[Material for this task]

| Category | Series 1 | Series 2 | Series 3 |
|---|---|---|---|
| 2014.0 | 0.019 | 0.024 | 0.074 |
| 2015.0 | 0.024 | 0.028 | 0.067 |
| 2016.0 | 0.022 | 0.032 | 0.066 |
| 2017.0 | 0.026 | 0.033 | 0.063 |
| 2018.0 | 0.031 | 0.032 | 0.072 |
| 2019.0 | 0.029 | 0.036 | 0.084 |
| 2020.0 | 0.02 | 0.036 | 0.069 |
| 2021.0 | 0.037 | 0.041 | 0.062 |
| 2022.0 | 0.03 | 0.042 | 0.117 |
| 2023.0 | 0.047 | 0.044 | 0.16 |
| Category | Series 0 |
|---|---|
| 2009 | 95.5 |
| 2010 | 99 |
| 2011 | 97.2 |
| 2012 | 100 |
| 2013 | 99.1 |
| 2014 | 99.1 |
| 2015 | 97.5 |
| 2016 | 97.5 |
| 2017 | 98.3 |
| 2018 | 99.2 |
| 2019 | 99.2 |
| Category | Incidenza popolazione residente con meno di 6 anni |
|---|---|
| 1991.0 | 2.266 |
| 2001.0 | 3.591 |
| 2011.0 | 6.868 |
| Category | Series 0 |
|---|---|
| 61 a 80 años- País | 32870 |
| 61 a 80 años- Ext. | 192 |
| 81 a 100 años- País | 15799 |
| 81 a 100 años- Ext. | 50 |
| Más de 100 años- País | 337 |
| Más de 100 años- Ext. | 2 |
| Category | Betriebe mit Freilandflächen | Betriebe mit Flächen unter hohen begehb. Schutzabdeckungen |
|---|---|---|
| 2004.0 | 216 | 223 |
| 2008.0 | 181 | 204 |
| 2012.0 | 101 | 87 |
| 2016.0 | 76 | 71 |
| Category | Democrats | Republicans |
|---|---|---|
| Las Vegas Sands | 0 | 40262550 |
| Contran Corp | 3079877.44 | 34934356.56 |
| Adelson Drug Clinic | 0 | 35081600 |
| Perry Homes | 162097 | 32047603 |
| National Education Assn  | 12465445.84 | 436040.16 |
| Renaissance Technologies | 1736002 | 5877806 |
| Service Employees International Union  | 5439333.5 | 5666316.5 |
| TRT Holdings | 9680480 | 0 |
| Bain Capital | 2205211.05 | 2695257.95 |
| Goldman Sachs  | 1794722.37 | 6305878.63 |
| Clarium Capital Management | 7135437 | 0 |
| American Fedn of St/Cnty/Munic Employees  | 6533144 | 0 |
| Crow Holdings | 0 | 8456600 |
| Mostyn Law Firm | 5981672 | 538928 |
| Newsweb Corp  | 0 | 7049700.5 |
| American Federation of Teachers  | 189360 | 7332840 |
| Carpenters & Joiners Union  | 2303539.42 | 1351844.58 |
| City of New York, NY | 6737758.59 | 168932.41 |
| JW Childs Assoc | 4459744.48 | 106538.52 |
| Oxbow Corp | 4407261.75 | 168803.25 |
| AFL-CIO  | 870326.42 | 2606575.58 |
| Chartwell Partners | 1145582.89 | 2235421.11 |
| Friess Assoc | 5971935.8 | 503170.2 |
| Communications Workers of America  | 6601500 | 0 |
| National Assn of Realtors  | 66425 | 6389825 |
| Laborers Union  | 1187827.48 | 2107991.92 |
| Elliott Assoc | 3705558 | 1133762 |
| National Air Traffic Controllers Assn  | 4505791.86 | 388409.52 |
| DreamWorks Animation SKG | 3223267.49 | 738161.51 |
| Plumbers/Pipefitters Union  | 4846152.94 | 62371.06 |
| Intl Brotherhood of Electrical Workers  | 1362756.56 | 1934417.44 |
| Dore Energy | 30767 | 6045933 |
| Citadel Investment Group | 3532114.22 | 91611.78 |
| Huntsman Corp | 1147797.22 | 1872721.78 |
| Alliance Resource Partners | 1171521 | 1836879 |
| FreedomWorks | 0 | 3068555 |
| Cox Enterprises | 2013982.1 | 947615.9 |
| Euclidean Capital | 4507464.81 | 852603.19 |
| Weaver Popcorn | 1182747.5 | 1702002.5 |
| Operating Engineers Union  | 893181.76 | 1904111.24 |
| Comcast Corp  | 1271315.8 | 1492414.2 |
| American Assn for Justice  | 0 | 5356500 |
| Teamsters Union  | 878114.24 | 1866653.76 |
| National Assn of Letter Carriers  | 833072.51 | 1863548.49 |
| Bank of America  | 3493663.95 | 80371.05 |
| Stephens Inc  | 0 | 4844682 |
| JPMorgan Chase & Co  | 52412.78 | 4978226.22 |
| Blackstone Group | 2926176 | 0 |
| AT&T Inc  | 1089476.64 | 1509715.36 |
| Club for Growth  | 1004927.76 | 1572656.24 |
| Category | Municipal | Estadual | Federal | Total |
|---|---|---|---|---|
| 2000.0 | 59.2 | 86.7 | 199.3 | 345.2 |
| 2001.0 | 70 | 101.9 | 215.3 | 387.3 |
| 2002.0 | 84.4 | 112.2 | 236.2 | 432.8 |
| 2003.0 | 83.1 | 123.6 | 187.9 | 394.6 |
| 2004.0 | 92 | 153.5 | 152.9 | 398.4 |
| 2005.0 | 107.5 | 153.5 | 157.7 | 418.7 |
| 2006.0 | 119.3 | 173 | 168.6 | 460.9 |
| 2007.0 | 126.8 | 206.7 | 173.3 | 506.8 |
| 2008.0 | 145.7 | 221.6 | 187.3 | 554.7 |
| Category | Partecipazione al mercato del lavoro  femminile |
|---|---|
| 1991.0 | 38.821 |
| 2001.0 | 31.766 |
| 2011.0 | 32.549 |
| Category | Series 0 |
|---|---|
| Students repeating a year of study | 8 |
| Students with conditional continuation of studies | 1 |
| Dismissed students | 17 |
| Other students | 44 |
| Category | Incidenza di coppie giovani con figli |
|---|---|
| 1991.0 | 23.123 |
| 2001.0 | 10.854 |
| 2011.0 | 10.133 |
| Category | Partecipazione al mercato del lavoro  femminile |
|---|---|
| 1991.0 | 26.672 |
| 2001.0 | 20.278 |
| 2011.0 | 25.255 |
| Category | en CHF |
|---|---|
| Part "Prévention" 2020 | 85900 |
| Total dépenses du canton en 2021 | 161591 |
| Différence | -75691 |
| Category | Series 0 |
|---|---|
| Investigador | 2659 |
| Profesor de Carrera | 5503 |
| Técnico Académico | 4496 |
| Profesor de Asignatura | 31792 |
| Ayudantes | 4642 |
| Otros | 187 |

[/Material for this task]

Work item: What is needed here is an exact copy of every record.

Your solution:
| Category | Series 1 | Series 2 | Series 3 |
|---|---|---|---|
| 2014.0 | 0.019 | 0.024 | 0.074 |
| 2015.0 | 0.024 | 0.028 | 0.067 |
| 2016.0 | 0.022 | 0.032 | 0.066 |
| 2017.0 | 0.026 | 0.033 | 0.063 |
| 2018.0 | 0.031 | 0.032 | 0.072 |
| 2019.0 | 0.029 | 0.036 | 0.084 |
| 2020.0 | 0.02 | 0.036 | 0.069 |
| 2021.0 | 0.037 | 0.041 | 0.062 |
| 2022.0 | 0.03 | 0.042 | 0.117 |
| 2023.0 | 0.047 | 0.044 | 0.16 |
| Category | Series 0 |
|---|---|
| 2009 | 95.5 |
| 2010 | 99 |
| 2011 | 97.2 |
| 2012 | 100 |
| 2013 | 99.1 |
| 2014 | 99.1 |
| 2015 | 97.5 |
| 2016 | 97.5 |
| 2017 | 98.3 |
| 2018 | 99.2 |
| 2019 | 99.2 |
| Category | Incidenza popolazione residente con meno di 6 anni |
|---|---|
| 1991.0 | 2.266 |
| 2001.0 | 3.591 |
| 2011.0 | 6.868 |
| Category | Series 0 |
|---|---|
| 61 a 80 años- País | 32870 |
| 61 a 80 años- Ext. | 192 |
| 81 a 100 años- País | 15799 |
| 81 a 100 años- Ext. | 50 |
| Más de 100 años- País | 337 |
| Más de 100 años- Ext. | 2 |
| Category | Betriebe mit Freilandflächen | Betriebe mit Flächen unter hohen begehb. Schutzabdeckungen |
|---|---|---|
| 2004.0 | 216 | 223 |
| 2008.0 | 181 | 204 |
| 2012.0 | 101 | 87 |
| 2016.0 | 76 | 71 |
| Category | Democrats | Republicans |
|---|---|---|
| Las Vegas Sands | 0 | 40262550 |
| Contran Corp | 3079877.44 | 34934356.56 |
| Adelson Drug Clinic | 0 | 35081600 |
| Perry Homes | 162097 | 32047603 |
| National Education Assn  | 12465445.84 | 436040.16 |
| Renaissance Technologies | 1736002 | 5877806 |
| Service Employees International Union  | 5439333.5 | 5666316.5 |
| TRT Holdings | 9680480 | 0 |
| Bain Capital | 2205211.05 | 2695257.95 |
| Goldman Sachs  | 1794722.37 | 6305878.63 |
| Clarium Capital Management | 7135437 | 0 |
| American Fedn of St/Cnty/Munic Employees  | 6533144 | 0 |
| Crow Holdings | 0 | 8456600 |
| Mostyn Law Firm | 5981672 | 538928 |
| Newsweb Corp  | 0 | 7049700.5 |
| American Federation of Teachers  | 189360 | 7332840 |
| Carpenters & Joiners Union  | 2303539.42 | 1351844.58 |
| City of New York, NY | 6737758.59 | 168932.41 |
| JW Childs Assoc | 4459744.48 | 106538.52 |
| Oxbow Corp | 4407261.75 | 168803.25 |
| AFL-CIO  | 870326.42 | 2606575.58 |
| Chartwell Partners | 1145582.89 | 2235421.11 |
| Friess Assoc | 5971935.8 | 503170.2 |
| Communications Workers of America  | 6601500 | 0 |
| National Assn of Realtors  | 66425 | 6389825 |
| Laborers Union  | 1187827.48 | 2107991.92 |
| Elliott Assoc | 3705558 | 1133762 |
| National Air Traffic Controllers Assn  | 4505791.86 | 388409.52 |
| DreamWorks Animation SKG | 3223267.49 | 738161.51 |
| Plumbers/Pipefitters Union  | 4846152.94 | 62371.06 |
| Intl Brotherhood of Electrical Workers  | 1362756.56 | 1934417.44 |
| Dore Energy | 30767 | 6045933 |
| Citadel Investment Group | 3532114.22 | 91611.78 |
| Huntsman Corp | 1147797.22 | 1872721.78 |
| Alliance Resource Partners | 1171521 | 1836879 |
| FreedomWorks | 0 | 3068555 |
| Cox Enterprises | 2013982.1 | 947615.9 |
| Euclidean Capital | 4507464.81 | 852603.19 |
| Weaver Popcorn | 1182747.5 | 1702002.5 |
| Operating Engineers Union  | 893181.76 | 1904111.24 |
| Comcast Corp  | 1271315.8 | 1492414.2 |
| American Assn for Justice  | 0 | 5356500 |
| Teamsters Union  | 878114.24 | 1866653.76 |
| National Assn of Letter Carriers  | 833072.51 | 1863548.49 |
| Bank of America  | 3493663.95 | 80371.05 |
| Stephens Inc  | 0 | 4844682 |
| JPMorgan Chase & Co  | 52412.78 | 4978226.22 |
| Blackstone Group | 2926176 | 0 |
| AT&T Inc  | 1089476.64 | 1509715.36 |
| Club for Growth  | 1004927.76 | 1572656.24 |
| Category | Municipal | Estadual | Federal | Total |
|---|---|---|---|---|
| 2000.0 | 59.2 | 86.7 | 199.3 | 345.2 |
| 2001.0 | 70 | 101.9 | 215.3 | 387.3 |
| 2002.0 | 84.4 | 112.2 | 236.2 | 432.8 |
| 2003.0 | 83.1 | 123.6 | 187.9 | 394.6 |
| 2004.0 | 92 | 153.5 | 152.9 | 398.4 |
| 2005.0 | 107.5 | 153.5 | 157.7 | 418.7 |
| 2006.0 | 119.3 | 173 | 168.6 | 460.9 |
| 2007.0 | 126.8 | 206.7 | 173.3 | 506.8 |
| 2008.0 | 145.7 | 221.6 | 187.3 | 554.7 |
| Category | Partecipazione al mercato del lavoro  femminile |
|---|---|
| 1991.0 | 38.821 |
| 2001.0 | 31.766 |
| 2011.0 | 32.549 |
| Category | Series 0 |
|---|---|
| Students repeating a year of study | 8 |
| Students with conditional continuation of studies | 1 |
| Dismissed students | 17 |
| Other students | 44 |
| Category | Incidenza di coppie giovani con figli |
|---|---|
| 1991.0 | 23.123 |
| 2001.0 | 10.854 |
| 2011.0 | 10.133 |
| Category | Partecipazione al mercato del lavoro  femminile |
|---|---|
| 1991.0 | 26.672 |
| 2001.0 | 20.278 |
| 2011.0 | 25.255 |
| Category | en CHF |
|---|---|
| Part "Prévention" 2020 | 85900 |
| Total dépenses du canton en 2021 | 161591 |
| Différence | -75691 |
| Category | Series 0 |
|---|---|
| Investigador | 2659 |
| Profesor de Carrera | 5503 |
| Técnico Académico | 4496 |
| Profesor de Asignatura | 31792 |
| Ayudantes | 4642 |
| Otros | 187 |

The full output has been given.